*What is needed*. Your reply should be a faithful copy of the records below, free of pictures.
╭─ Data
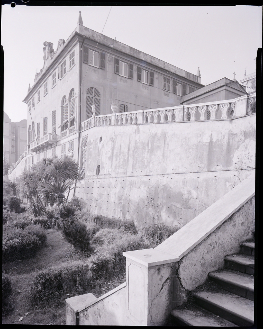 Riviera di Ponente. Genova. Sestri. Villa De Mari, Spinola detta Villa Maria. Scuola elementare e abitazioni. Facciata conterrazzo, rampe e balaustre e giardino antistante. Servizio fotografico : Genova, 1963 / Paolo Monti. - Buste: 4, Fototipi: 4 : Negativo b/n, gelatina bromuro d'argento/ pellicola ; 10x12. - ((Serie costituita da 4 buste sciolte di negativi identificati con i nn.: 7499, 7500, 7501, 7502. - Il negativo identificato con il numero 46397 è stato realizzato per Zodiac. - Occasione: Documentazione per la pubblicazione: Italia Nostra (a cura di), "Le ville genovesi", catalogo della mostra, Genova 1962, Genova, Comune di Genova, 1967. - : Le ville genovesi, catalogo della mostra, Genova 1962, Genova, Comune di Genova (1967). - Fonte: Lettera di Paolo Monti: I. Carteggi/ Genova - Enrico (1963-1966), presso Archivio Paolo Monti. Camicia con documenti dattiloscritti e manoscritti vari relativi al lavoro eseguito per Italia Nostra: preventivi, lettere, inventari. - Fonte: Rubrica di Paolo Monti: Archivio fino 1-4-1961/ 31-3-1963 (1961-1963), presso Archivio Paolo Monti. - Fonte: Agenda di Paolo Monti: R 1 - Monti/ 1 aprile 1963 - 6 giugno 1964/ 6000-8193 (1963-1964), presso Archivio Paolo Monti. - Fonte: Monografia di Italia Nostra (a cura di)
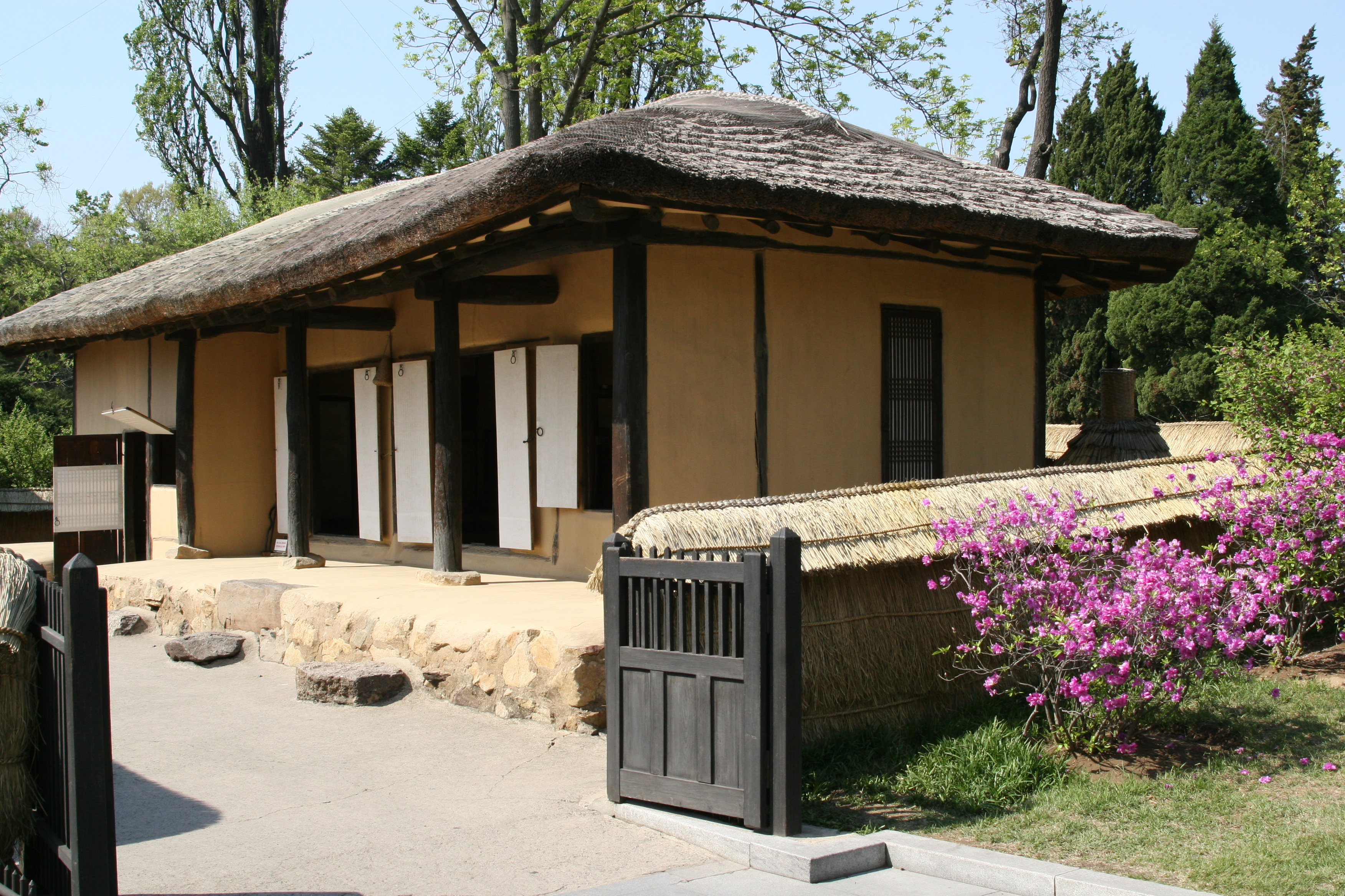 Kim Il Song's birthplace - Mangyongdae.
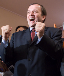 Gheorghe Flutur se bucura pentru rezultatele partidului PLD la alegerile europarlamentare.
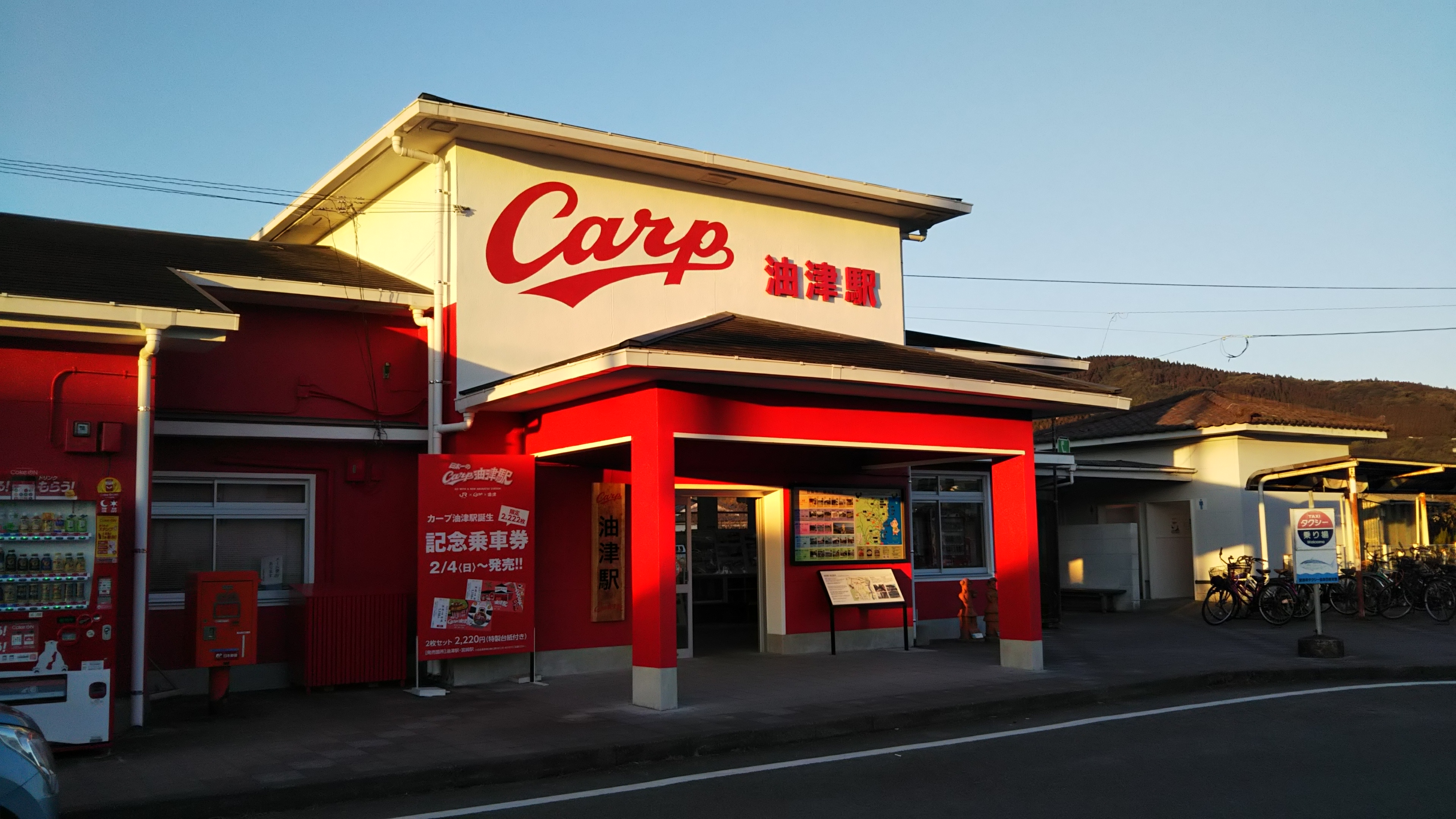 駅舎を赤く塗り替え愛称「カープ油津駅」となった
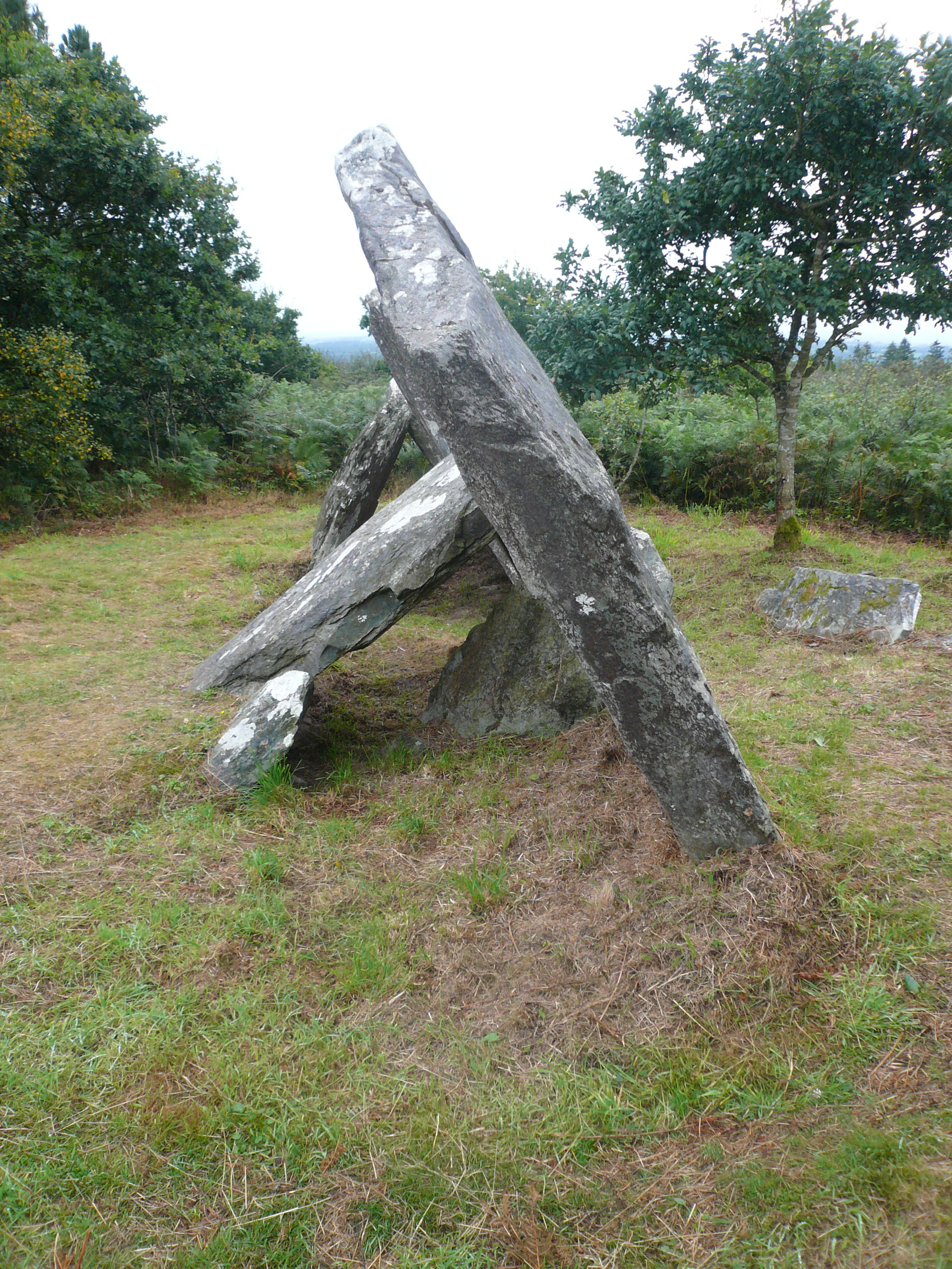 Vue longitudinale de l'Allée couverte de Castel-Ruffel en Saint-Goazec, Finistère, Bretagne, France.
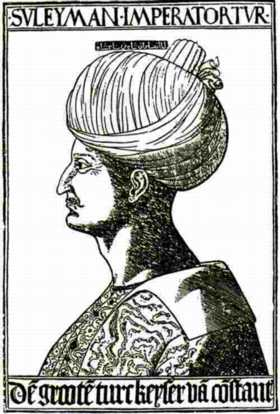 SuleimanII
╰─
*Exercise response*.
 Riviera di Ponente. Genova. Sestri. Villa De Mari, Spinola detta Villa Maria. Scuola elementare e abitazioni. Facciata conterrazzo, rampe e balaustre e giardino antistante. Servizio fotografico : Genova, 1963 / Paolo Monti. - Buste: 4, Fototipi: 4 : Negativo b/n, gelatina bromuro d'argento/ pellicola ; 10x12. - ((Serie costituita da 4 buste sciolte di negativi identificati con i nn.: 7499, 7500, 7501, 7502. - Il negativo identificato con il numero 46397 è stato realizzato per Zodiac. - Occasione: Documentazione per la pubblicazione: Italia Nostra (a cura di), "Le ville genovesi", catalogo della mostra, Genova 1962, Genova, Comune di Genova, 1967. - : Le ville genovesi, catalogo della mostra, Genova 1962, Genova, Comune di Genova (1967). - Fonte: Lettera di Paolo Monti: I. Carteggi/ Genova - Enrico (1963-1966), presso Archivio Paolo Monti. Camicia con documenti dattiloscritti e manoscritti vari relativi al lavoro eseguito per Italia Nostra: preventivi, lettere, inventari. - Fonte: Rubrica di Paolo Monti: Archivio fino 1-4-1961/ 31-3-1963 (1961-1963), presso Archivio Paolo Monti. - Fonte: Agenda di Paolo Monti: R 1 - Monti/ 1 aprile 1963 - 6 giugno 1964/ 6000-8193 (1963-1964), presso Archivio Paolo Monti. - Fonte: Monografia di Italia Nostra (a cura di)
 Kim Il Song's birthplace - Mangyongdae.
 Gheorghe Flutur se bucura pentru rezultatele partidului PLD la alegerile europarlamentare.
 駅舎を赤く塗り替え愛称「カープ油津駅」となった
 Vue longitudinale de l'Allée couverte de Castel-Ruffel en Saint-Goazec, Finistère, Bretagne, France.
 SuleimanII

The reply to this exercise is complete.